START EXTRACTED DATA
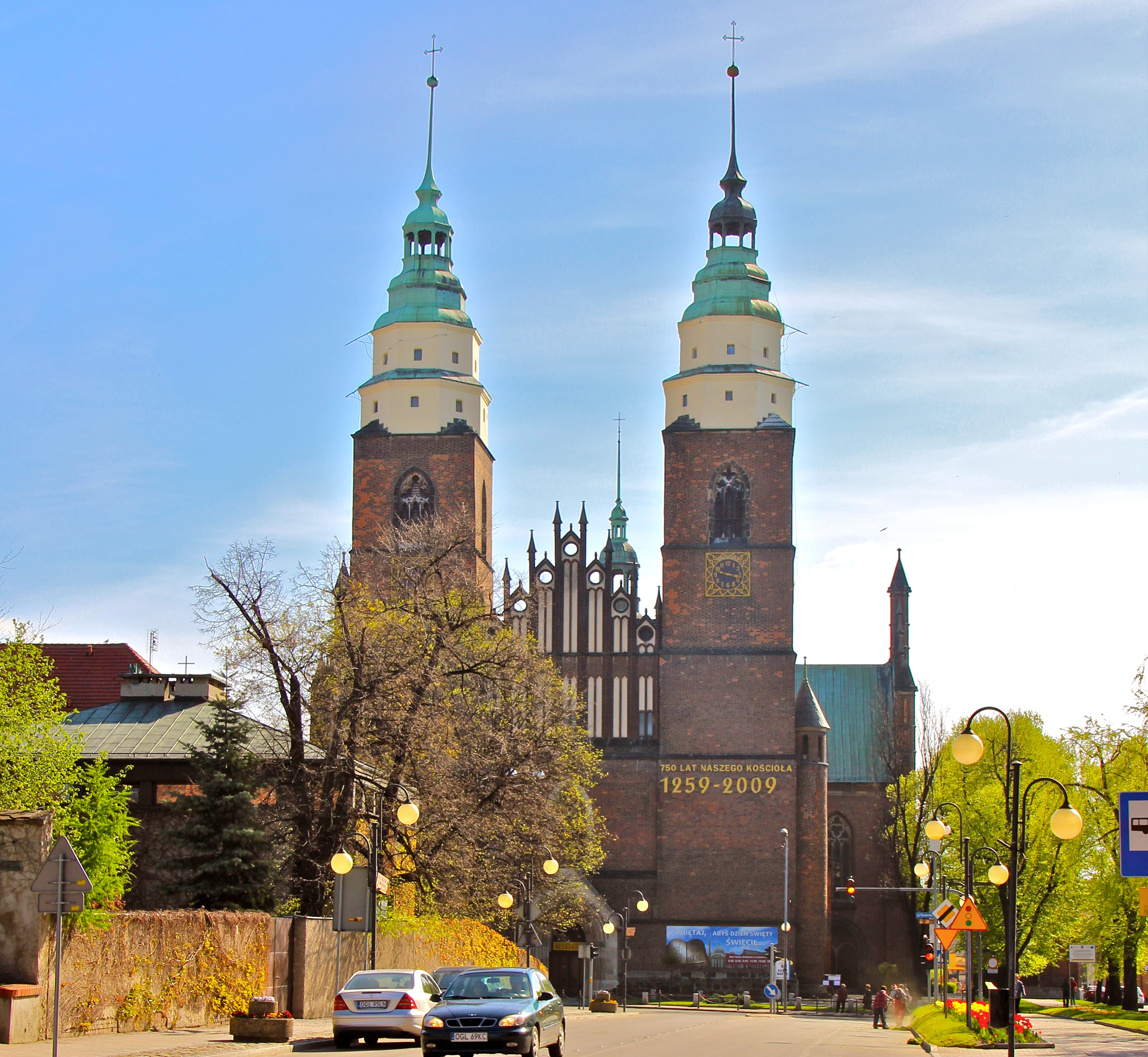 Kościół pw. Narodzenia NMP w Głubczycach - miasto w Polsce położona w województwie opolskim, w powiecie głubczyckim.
END EXTRACTED DATA
START EXTRACTED DATA
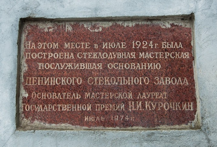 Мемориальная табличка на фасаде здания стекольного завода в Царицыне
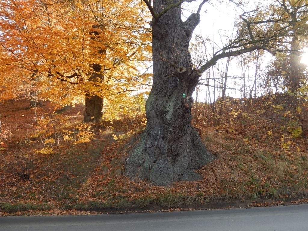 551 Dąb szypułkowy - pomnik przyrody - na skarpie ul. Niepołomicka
END EXTRACTED DATA
- WHAT IS BEING ASKED: In the records above, everything from the line with "Мемориальная табличка на" down to the line with "551 Dąb szypułkowy" is to be set down exactly, both ends included, with no pictures and no other lines.

- WRITTEN RESPONSE:
 Мемориальная табличка на фасаде здания стекольного завода в Царицыне
 551 Dąb szypułkowy - pomnik przyrody - na skarpie ul. Niepołomicka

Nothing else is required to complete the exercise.